* **WORK TO BE COMPLETED**: Restate the entries below exactly, and keep all images out of the answer.

[Stored records]
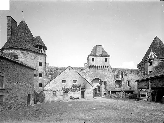 Innenhof des Schlosses Posanges
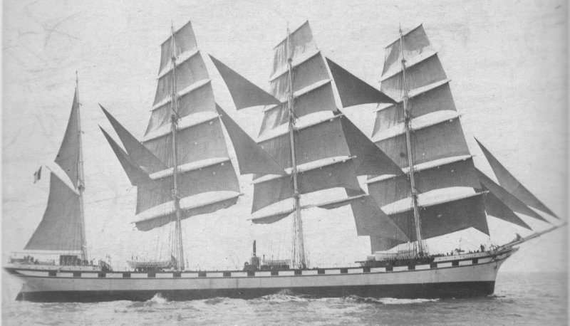 Die Viermastbark Caroline (II) (1895-1901) der Reederei Bordes, gebaut in Nantes (nicht zu verwechseln mit der EisenbarkCaroline I (1869) mit 680 BRT oder der Caroline III ex Muskoka (1891))
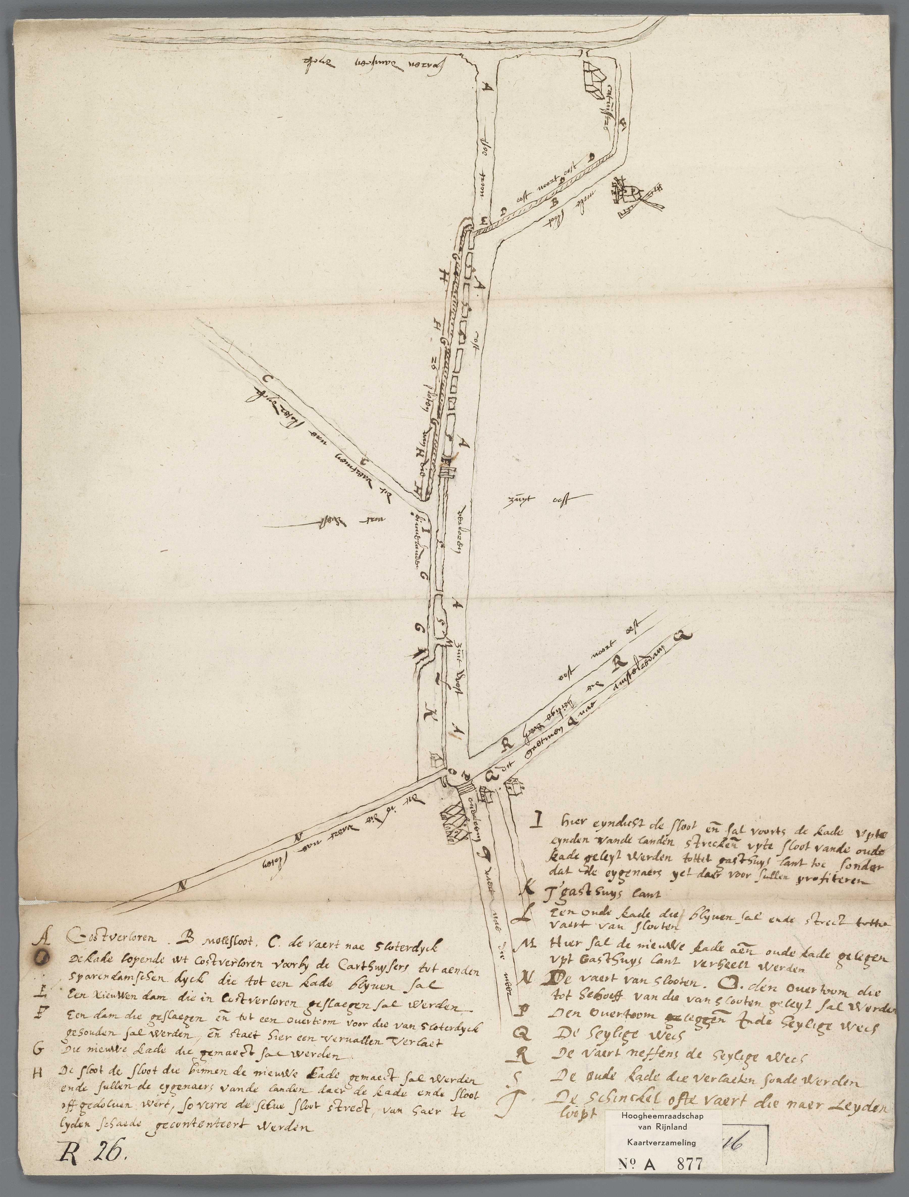 Situatieschets van de aanleg van de nieuwe kade van de Sloterbinnenpolder langs de Kostverlorenvaart. Noordoost is boven. - Bevat legenda met uitvoerige aanduiding van al hetgeen met de nieuwe kade in verband staat.
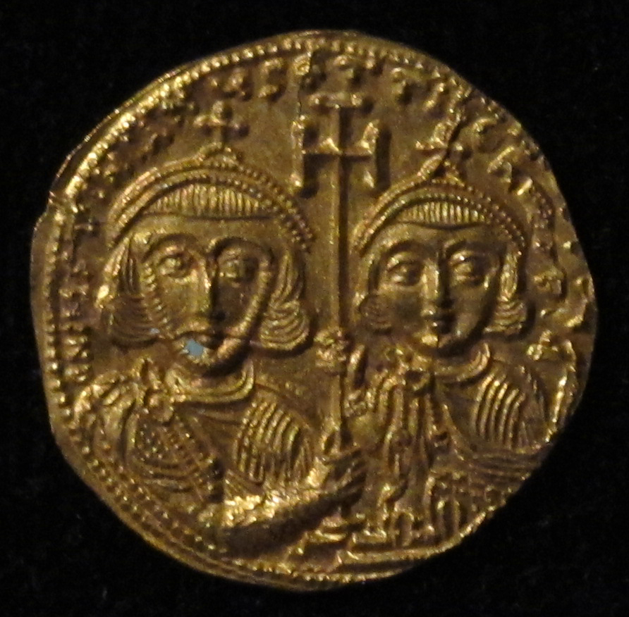 Monete d'oro di giustiniano II e tiberio IV, 705-711, 02, 5
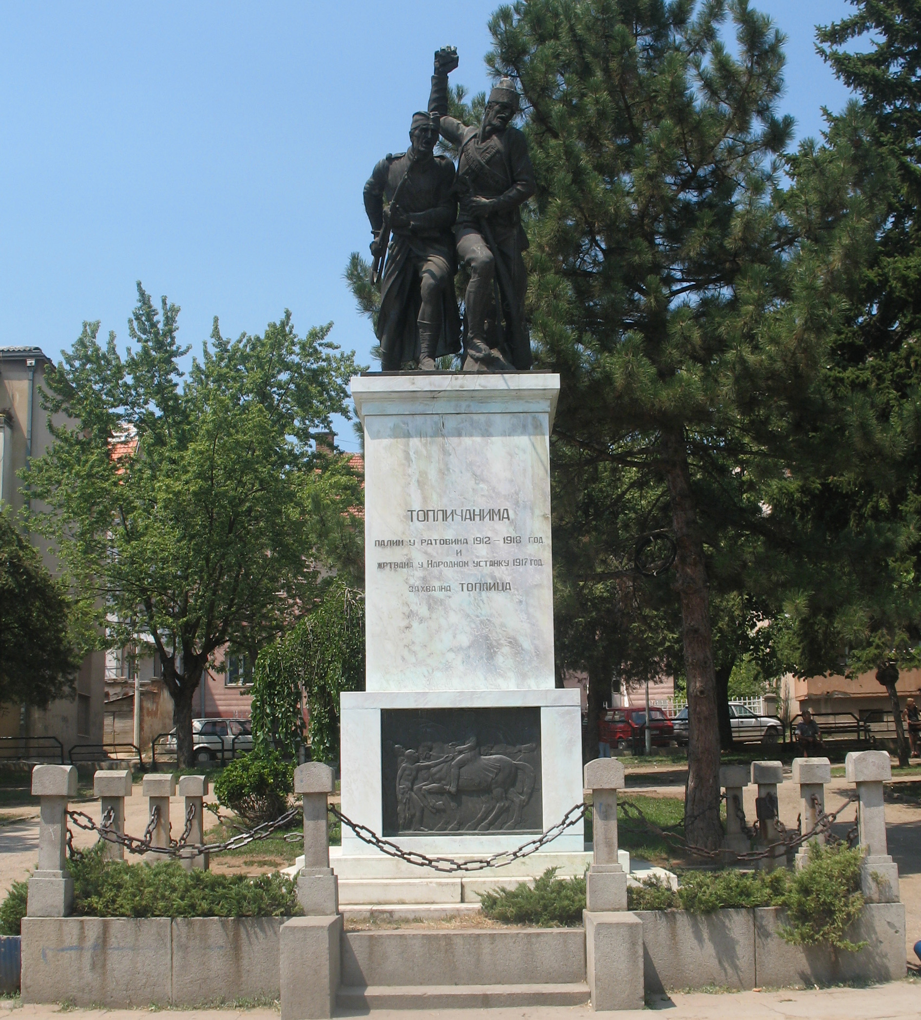 Srpski (latinica): Spomenik palim Topličanima u ratovima 1912-1918 i u narodnom ustanku 1917. godine.
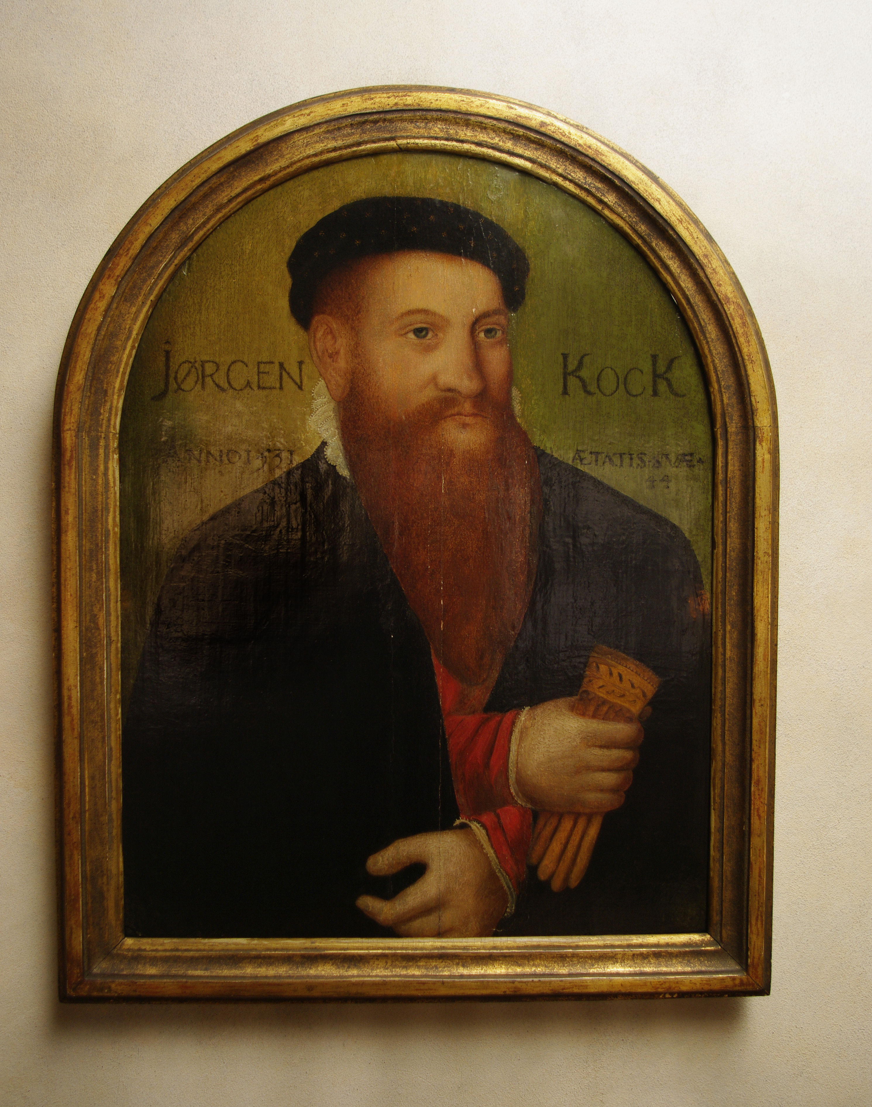 Borgmästaren Jörgen Kocks porträtt 1531.
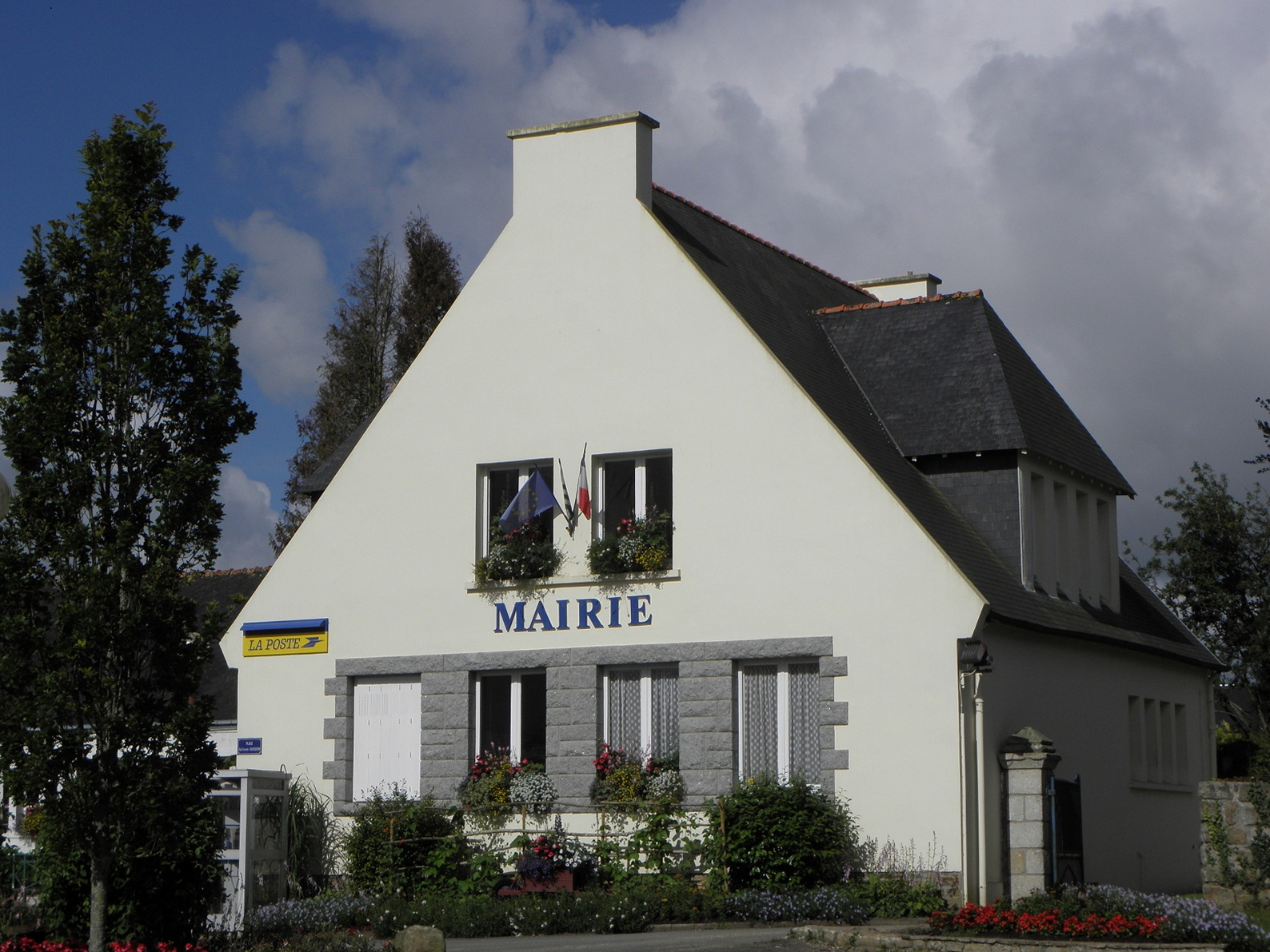 Mairie de Tourc'h (29).

* **EXERCISE OUTPUT**:
 Innenhof des Schlosses Posanges
 Die Viermastbark Caroline (II) (1895-1901) der Reederei Bordes, gebaut in Nantes (nicht zu verwechseln mit der EisenbarkCaroline I (1869) mit 680 BRT oder der Caroline III ex Muskoka (1891))
 Situatieschets van de aanleg van de nieuwe kade van de Sloterbinnenpolder langs de Kostverlorenvaart. Noordoost is boven. - Bevat legenda met uitvoerige aanduiding van al hetgeen met de nieuwe kade in verband staat.
 Monete d'oro di giustiniano II e tiberio IV, 705-711, 02, 5
 Srpski (latinica): Spomenik palim Topličanima u ratovima 1912-1918 i u narodnom ustanku 1917. godine.
 Borgmästaren Jörgen Kocks porträtt 1531.
 Mairie de Tourc'h (29).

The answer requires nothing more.